Monday, March 14, 2011

Wake Board Rail Blue Prints

LAST PAYMENT NOTICE.

IN SPAIN COSTS EXCEED THE EU MEDIA IF ALL IS MONEY PUBLIC
BDE encrypted bank rescue at 15,000 million compared to 50,000 the market wants
News published in The confidencial.11/03/2011




Well, you see, ladies and gentlemen of the government, is that I can not make ends meet and need a government bailout. My forecast to spend the month were about, but I liked some eurillos on a shirt from Zara and these have increased, leaving me in the red and needs an urgent injection of euros in my account of the affinity card, which of the other I do not trust. That can break everything, but by god, do not break zara!.

Because here, or fuck all, or we take a whore to river.


And if not, they should ask the Icelandic Prime Minister Geir H. Haarde and his entire government, the government first (and only that I know of) which falls victim to global crisis.

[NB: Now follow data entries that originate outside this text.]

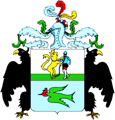 Coat of arms of Huanuco Peru
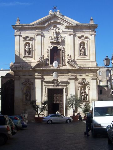 Dom San Cataldo in Tarent
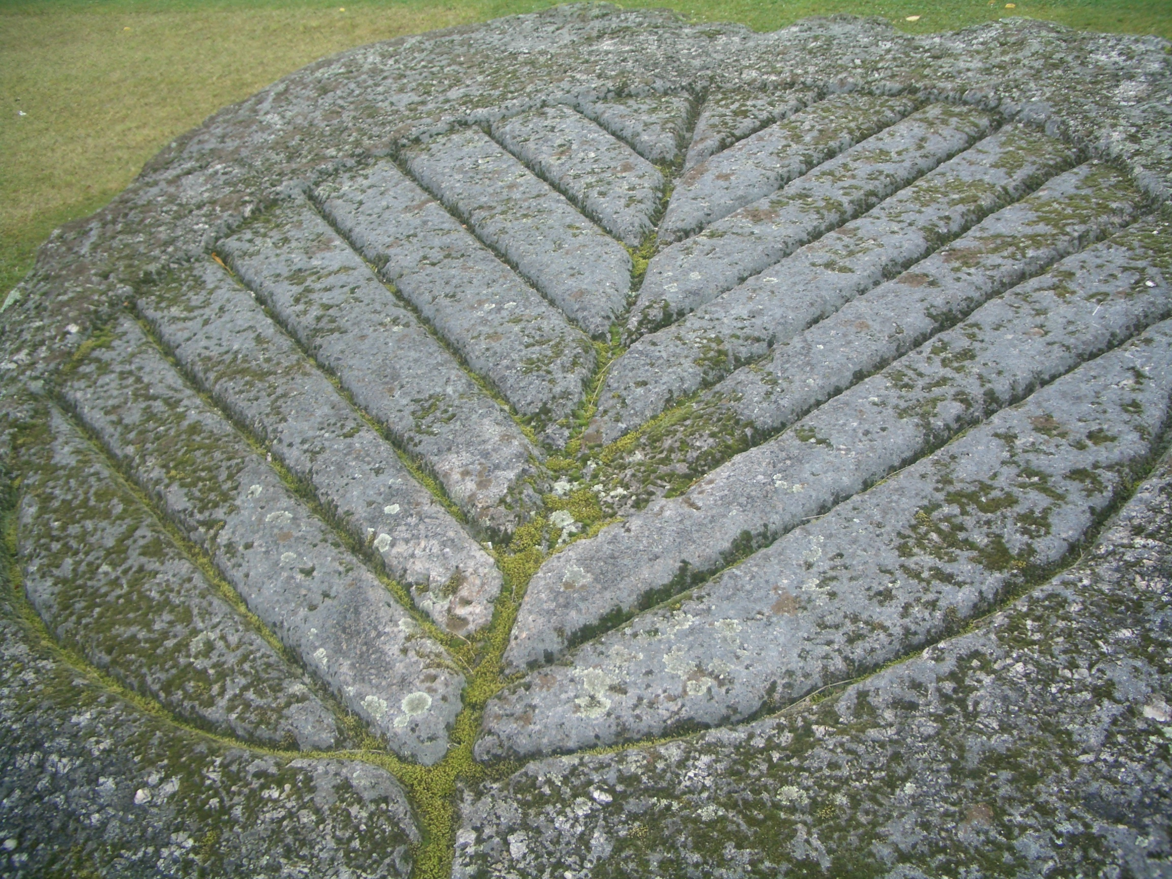 Pechölstein in Hundsberg bei Gutau Object location48° 24′ 18.84″ N, 14° 35′ 27.45″ E This media shows the natural monument in Upper Austria with the ID nd197.
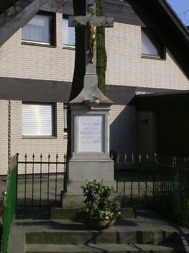 Wegekreuz Heyers als Flurdenkmal aus dem Jahr 1886 im Erkelenzer Ortsteil Borschemich
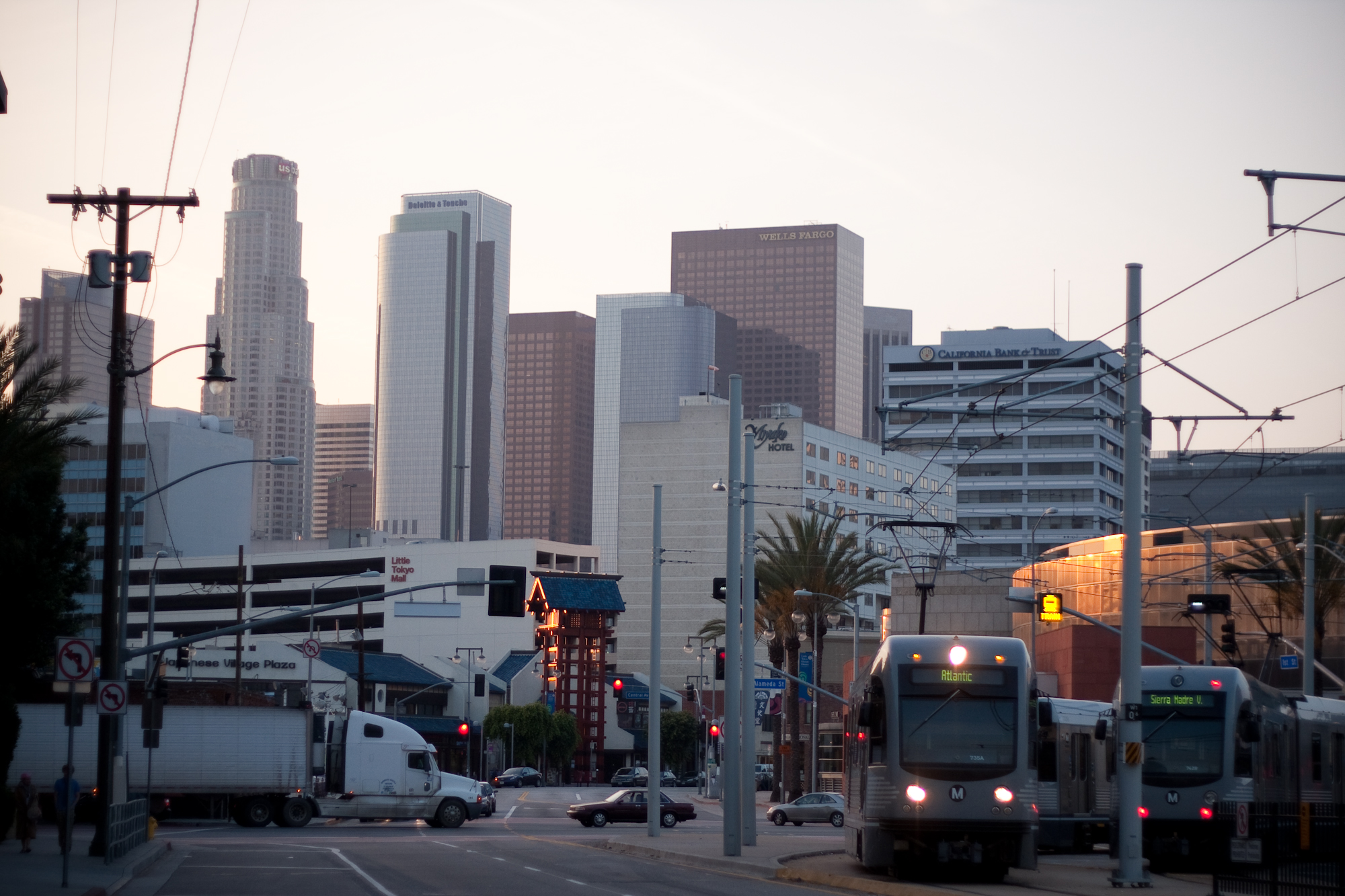 Little Tokyo, Los Angeles
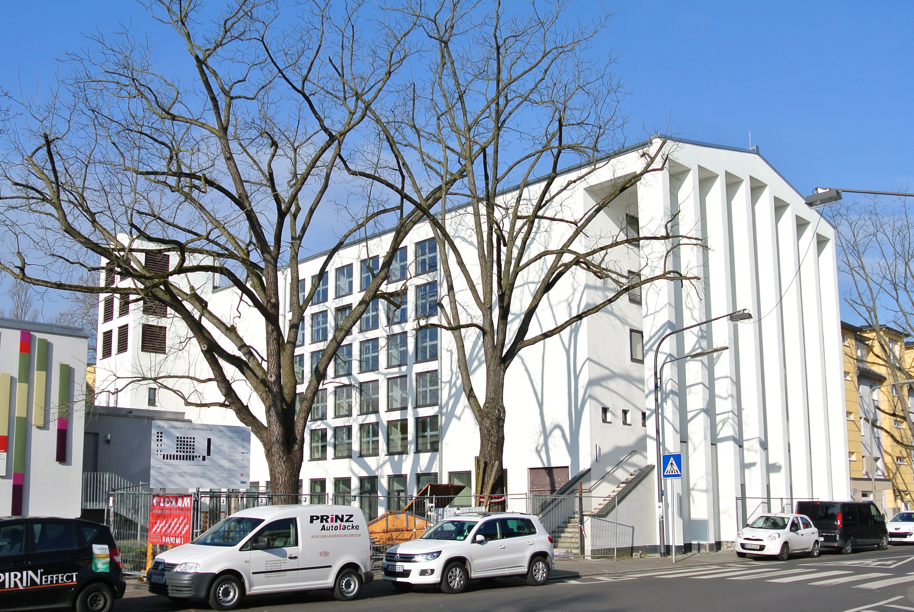 Das Gemeindezentrum mit Kirchsaal der ev.-luth. Paul-Gerhardt-Gemeinde in Frankfurt-Niederrad, Gerauer Straße 52; Baujahre 1929-1930; Architekt: Gottlob Schaupp

Yes sir, because in the worst time of financial crisis, Iceland chose not to rescue the banks with taxpayers' money and depose his government. And after a tough period Iceland today is to grow organically by 3%.

There is no doubt that the wave of interest generated by the mass uprisings in Arab countries like Egypt, Tunisia, Libya and others due to a genuine historical fact.
However, north on a small island is an example of a quiet revolution has been successful and has handed over power to citizens. Hardly something to see in the protests and regime changes in these countries.

The situation in Iceland in October 2008 was of genuine financial panic, the bank assets had soared to 209 billion dollars to be 11 times the GDP of the country. But the government, rather than pump billions decided to suspend payments.
"Iceland did the right thing by ensuring that its payments system will continue working while the creditors, not the taxpayer assumed the banks' losses," Bloomberg told Nobel economics prize Columbia professor Joseph Stiglitz. "By contrast, Ireland has done everything wrong. It's probably the worst model."

Unlike the United States or Ireland, not sheltered your financial political elite, but instead, he quit the government altogether, major banks were nationalized, it was decided not to pay the debt that they have created in Britain and the Netherlands because of their heinous financial policy and just created a popular assembly in which citizens propose a new constitution. Icelanders spent
hard times, but the only way real change could have just started toxic structures presents modern financial system.

In November 2008 the Icelandic crown had already lost 58% of its value, inflation soared to 19% in January 2009 and that same year the economy shrank by 7%. Prime Minister Geir Haarde was forced to resign in January 2009 and is now facing the courts.

However, after two years of hard adjustment that included the intervention of the IMF, the Icelandic economy, which emerged from recession in the third quarter (which grew by 1.2% after seven consecutive quarters of contraction), could grow 3% this year.

The country plans to return to the capital markets and even issued in euros, something not done since 2006, a sign of renewed confidence in the economy and finance of the small Nordic country.

could argue that Iceland is a small country of 300 thousand inhabitants, one of the first to embrace democracy, and political situation is less complex.

However, it can be argued that Iceland is just proof that when you manage to depose the corrupt political elite, achieved self-government, participatory and smart decisions are not co-opted by the interests (as we all know that bail out banks with taxpayers' money is to allow the status quo persists embezzling the planet) then it is possible to transform society and achieve real growth (not due to financial statistical alchemy).

So while it might be easier to do this in Iceland than in a larger country (and less isolated, so to speak), the Iceland model is the model, even if it means a hard trance in the transition to free the yoke of global capitalism.



If they could, we won a World Cup that we can also say NO to the rescue of the banks.